● **Listed entries**
=-=-=-=-=

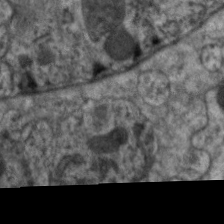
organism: C. elegans
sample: Pharynx
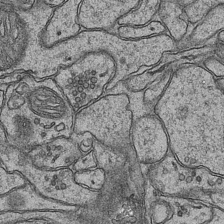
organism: Mouse
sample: CA1 Hippocampus
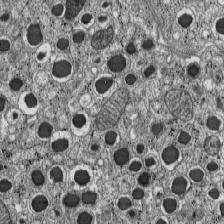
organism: C57BL Mouse
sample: Pancreatic islet
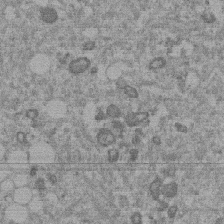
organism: Mouse
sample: Dividing mouse embryo 1 cell stage
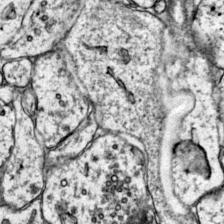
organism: Mouse
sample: Primary visual cortex
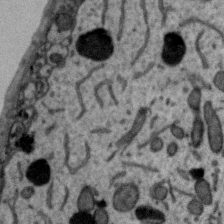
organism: Zebra finch
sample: Brain
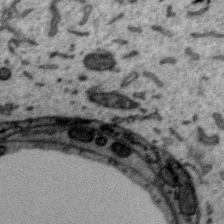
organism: Zebra finch
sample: Brain
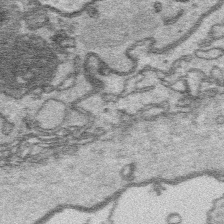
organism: Platynereis dumerilii
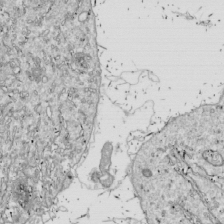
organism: Drosophila
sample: Cell division; meiosis; drosophila spermatocytes
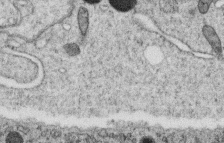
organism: C. elegans
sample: C. elegans oocyte; sperm cells
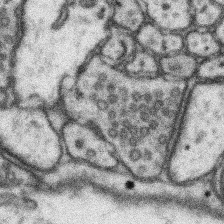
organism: Mouse
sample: Somatosensory cortex neuropil
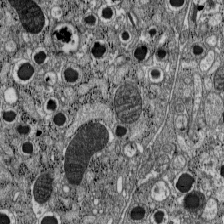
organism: C57BL Mouse
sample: Pancreatic islet
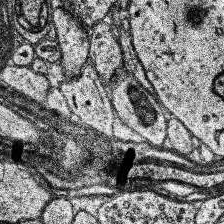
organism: Human
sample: Temporal Lobe
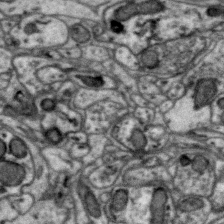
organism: Zebra finch
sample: Brain
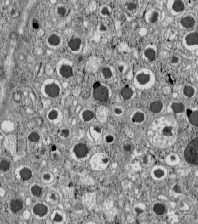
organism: C57BL Mouse
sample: Pancreatic islet
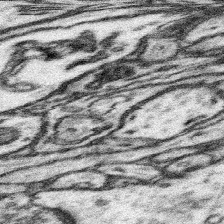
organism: Mouse
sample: Somatosensory cortex neuropil
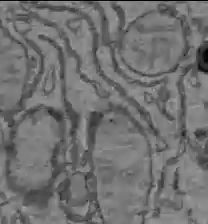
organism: C57BL Mouse
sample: Liver
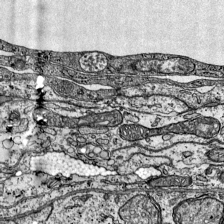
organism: Mouse
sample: Visual Cortex
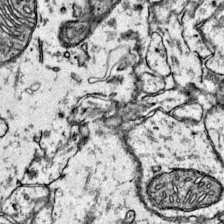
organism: Mouse
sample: Primary visual cortex
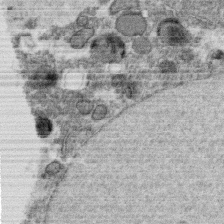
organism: C. elegans
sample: C. elegans oocyte; sperm cells
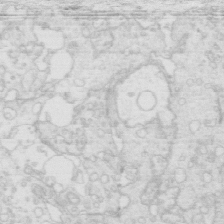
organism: Mouse
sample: Multiciliated cells
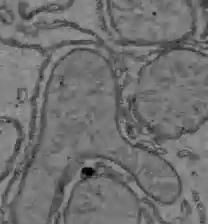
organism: C57BL Mouse
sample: Liver
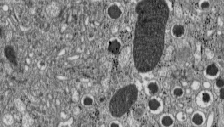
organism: C57BL Mouse
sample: Pancreatic islet
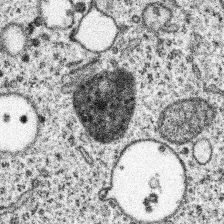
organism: Human
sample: HeLa cells
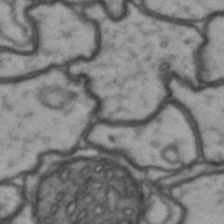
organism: Drosophila
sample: Brain
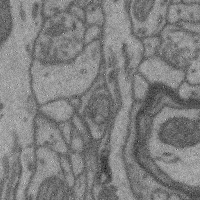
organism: Mouse
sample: Cerebral cortex
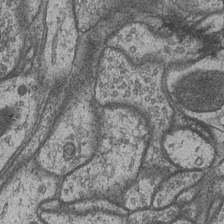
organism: Drosophila
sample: Optic medulla
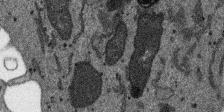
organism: Human
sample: Lung epithelial cells infected with SARS-CoV-2
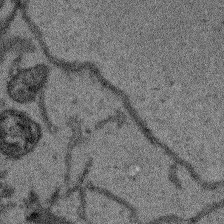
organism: Arabidopsis thaliana
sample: Root tip
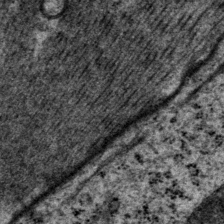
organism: P. pacificus
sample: Pharynx
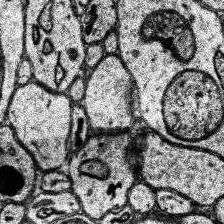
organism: Human
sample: Temporal Lobe
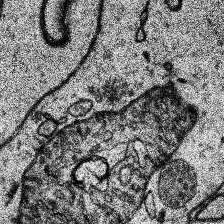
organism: Human
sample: Temporal Lobe
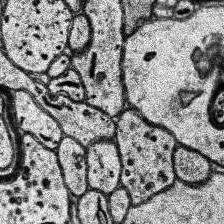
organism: Human
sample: Temporal Lobe
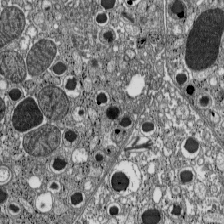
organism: C57BL Mouse
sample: Pancreatic islet
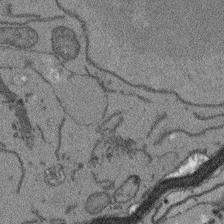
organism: Arabidopsis thaliana
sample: Root tip
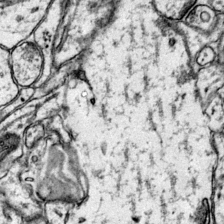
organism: Mouse
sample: Primary visual cortex
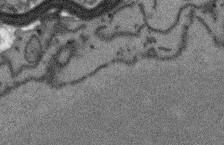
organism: Arabidopsis thaliana
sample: Root tip
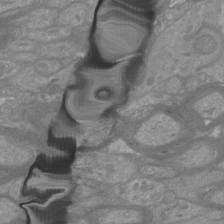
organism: Mouse
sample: Cortical neurons
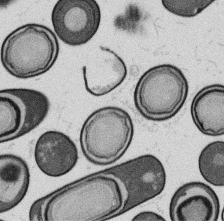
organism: B. subtilis
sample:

=-=-=-=-=

● **Your goal**
Please set down each entry word for word, without its images.

● **Result for this task**
organism: C. elegans
sample: Pharynx
organism: Mouse
sample: CA1 Hippocampus
organism: C57BL Mouse
sample: Pancreatic islet
organism: Mouse
sample: Dividing mouse embryo 1 cell stage
organism: Mouse
sample: Primary visual cortex
organism: Zebra finch
sample: Brain
organism: Zebra finch
sample: Brain
organism: Platynereis dumerilii
organism: Drosophila
sample: Cell division; meiosis; drosophila spermatocytes
organism: C. elegans
sample: C. elegans oocyte; sperm cells
organism: Mouse
sample: Somatosensory cortex neuropil
organism: C57BL Mouse
sample: Pancreatic islet
organism: Human
sample: Temporal Lobe
organism: Zebra finch
sample: Brain
organism: C57BL Mouse
sample: Pancreatic islet
organism: Mouse
sample: Somatosensory cortex neuropil
organism: C57BL Mouse
sample: Liver
organism: Mouse
sample: Visual Cortex
organism: Mouse
sample: Primary visual cortex
organism: C. elegans
sample: C. elegans oocyte; sperm cells
organism: Mouse
sample: Multiciliated cells
organism: C57BL Mouse
sample: Liver
organism: C57BL Mouse
sample: Pancreatic islet
organism: Human
sample: HeLa cells
organism: Drosophila
sample: Brain
organism: Mouse
sample: Cerebral cortex
organism: Drosophila
sample: Optic medulla
organism: Human
sample: Lung epithelial cells infected with SARS-CoV-2
organism: Arabidopsis thaliana
sample: Root tip
organism: P. pacificus
sample: Pharynx
organism: Human
sample: Temporal Lobe
organism: Human
sample: Temporal Lobe
organism: Human
sample: Temporal Lobe
organism: C57BL Mouse
sample: Pancreatic islet
organism: Arabidopsis thaliana
sample: Root tip
organism: Mouse
sample: Primary visual cortex
organism: Arabidopsis thaliana
sample: Root tip
organism: Mouse
sample: Cortical neurons
organism: B. subtilis
sample:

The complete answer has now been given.